The history
A Villa, a Family
Villa Pomai Muneratti, owned since the mid-16th century by the Contarini family of the Santa Sofia branch, stands, as evidenced by the Benedictine arches on the façade, on what was an ancient settlement of the Order in the small Mirano fraction.
In 1736 the property came to Lucrezia Contarini of the Madonna dell’Orto branch, wife of Zorzi Contarini Zaffo descendant of the rich Zaffo family, owners of important residences in Venice.

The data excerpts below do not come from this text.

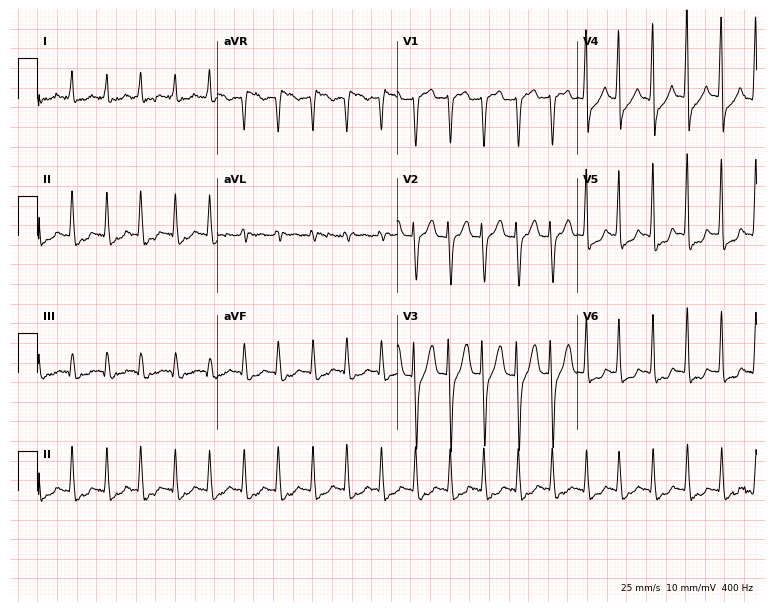
Standard 12-lead ECG recorded from a man, 57 years old (7.3-second recording at 400 Hz). The tracing shows sinus tachycardia (a sinus rate of 100 beats per minute or more).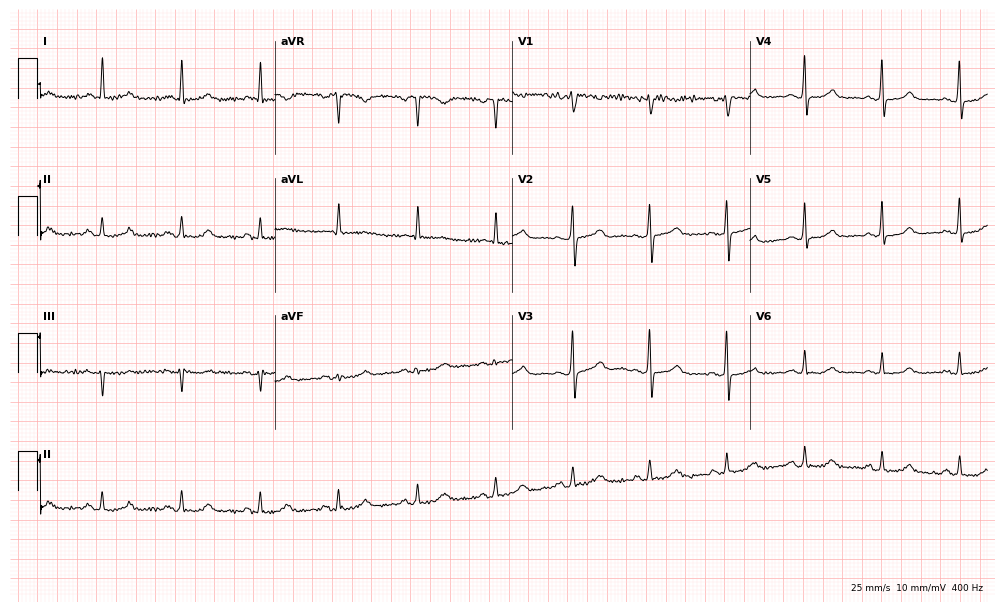
Electrocardiogram (9.7-second recording at 400 Hz), a female, 57 years old. Of the six screened findings (first-degree AV block, right bundle branch block, left bundle branch block, sinus bradycardia, atrial fibrillation, sinus tachycardia), none is recorded.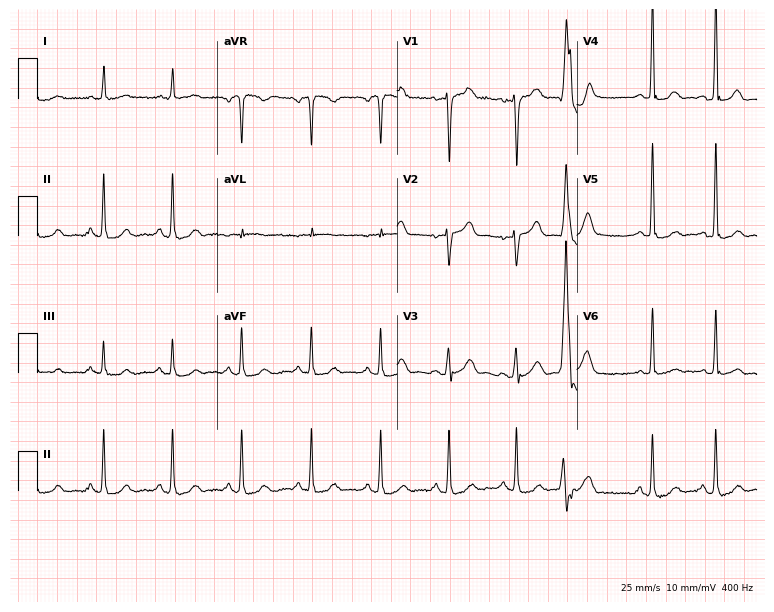
Resting 12-lead electrocardiogram. Patient: a male, 71 years old. None of these six findings is recorded: first-degree AV block, right bundle branch block, left bundle branch block, sinus bradycardia, atrial fibrillation, sinus tachycardia. Other findings, if any, are not listed.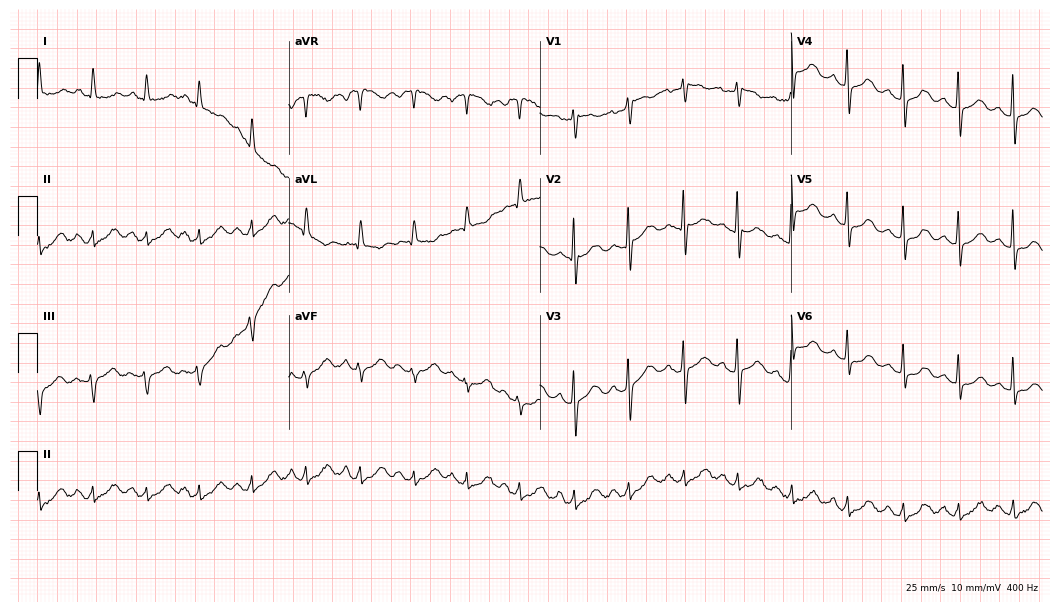
ECG (10.2-second recording at 400 Hz) — a woman, 58 years old. Findings include sinus tachycardia (a sinus rate of 100 beats per minute or more).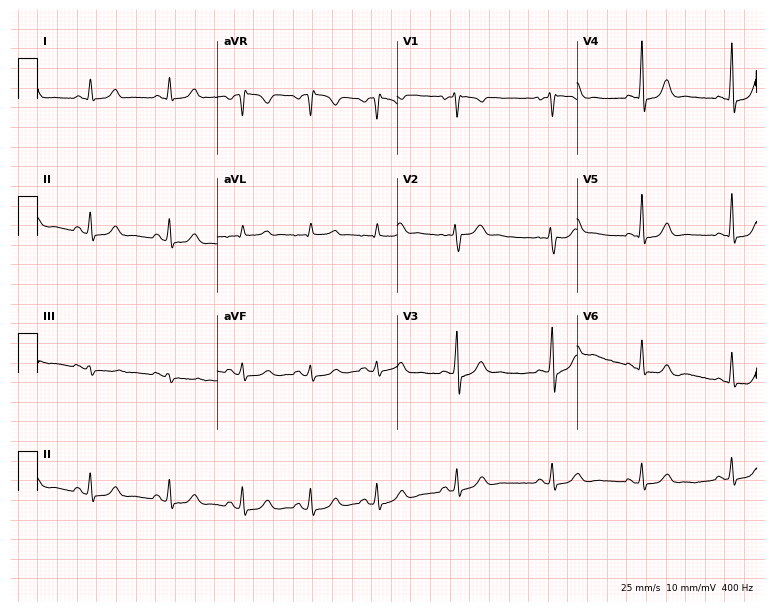
Resting 12-lead electrocardiogram (7.3-second recording at 400 Hz). Patient: a 42-year-old woman. None of these six findings is recorded: first-degree AV block, right bundle branch block (RBBB), left bundle branch block (LBBB), sinus bradycardia, atrial fibrillation (AF), sinus tachycardia. Only these six findings were labelled.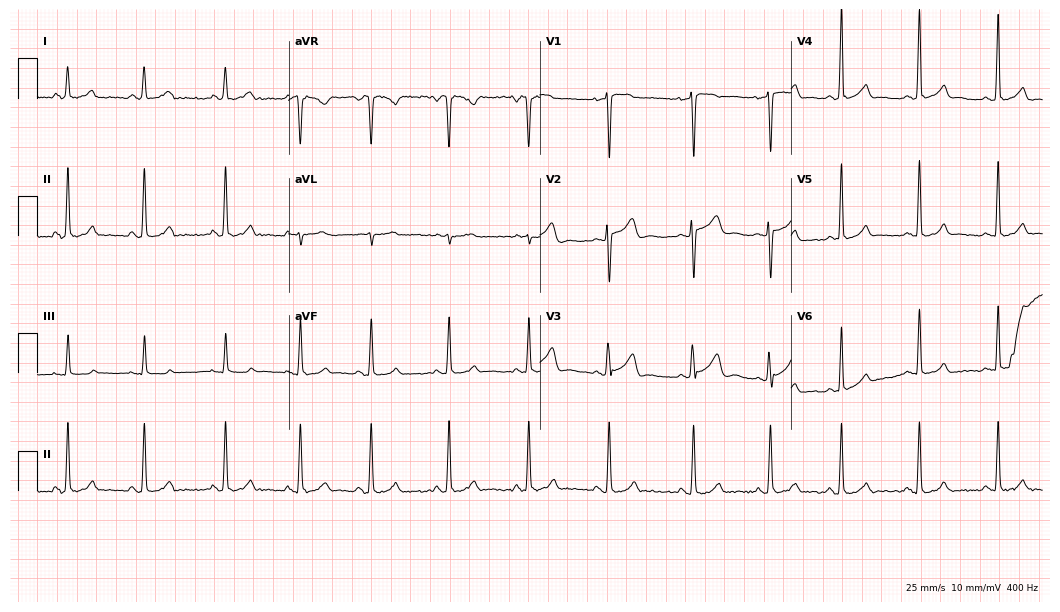
12-lead ECG from a female, 25 years old (10.2-second recording at 400 Hz). Recorded interpretation: within normal limits.

In 1789 the villa became the residence of the Brescian Pomai family, who left their houses in Venice at San Marcuola to settle permanently in Campocroce. The family was composed of Francesco, honorary member of the Georgic Academy of Padua and president of the Agriculture Committee of the Municipality of Mirano, his wife, their children, cousin Abbot Giovambattista, first secretary of Venice, then corresponding member from Mirano of the prestigious Accademia dei Filareti, and from 1805 by Francesco Muneratti, son of the eldest daughter Lucia Pomai.
From the descendants of Francesco Pomai, brothers Francesco and Alessandro, the latter married to Venetian patrician Caterina Minio, the purchase of the entire complex was perfected in 1845 and left as inheritance to cousin Alberto Muneratti, Sergeant of the Tuscan Grenadiers, who will settle there very young.
Thanks to the Pomai-Muneratti family, cultivation of rice, flax, and hemp began in the owned lands, and in the garden of the villa, in special greenhouses, the "pepeniere", the sowing of white pepper.
Even today, the villa remains, from the times of Francesco Pomai and his nephew Francesco Muneratti, after more than two centuries, within the same family.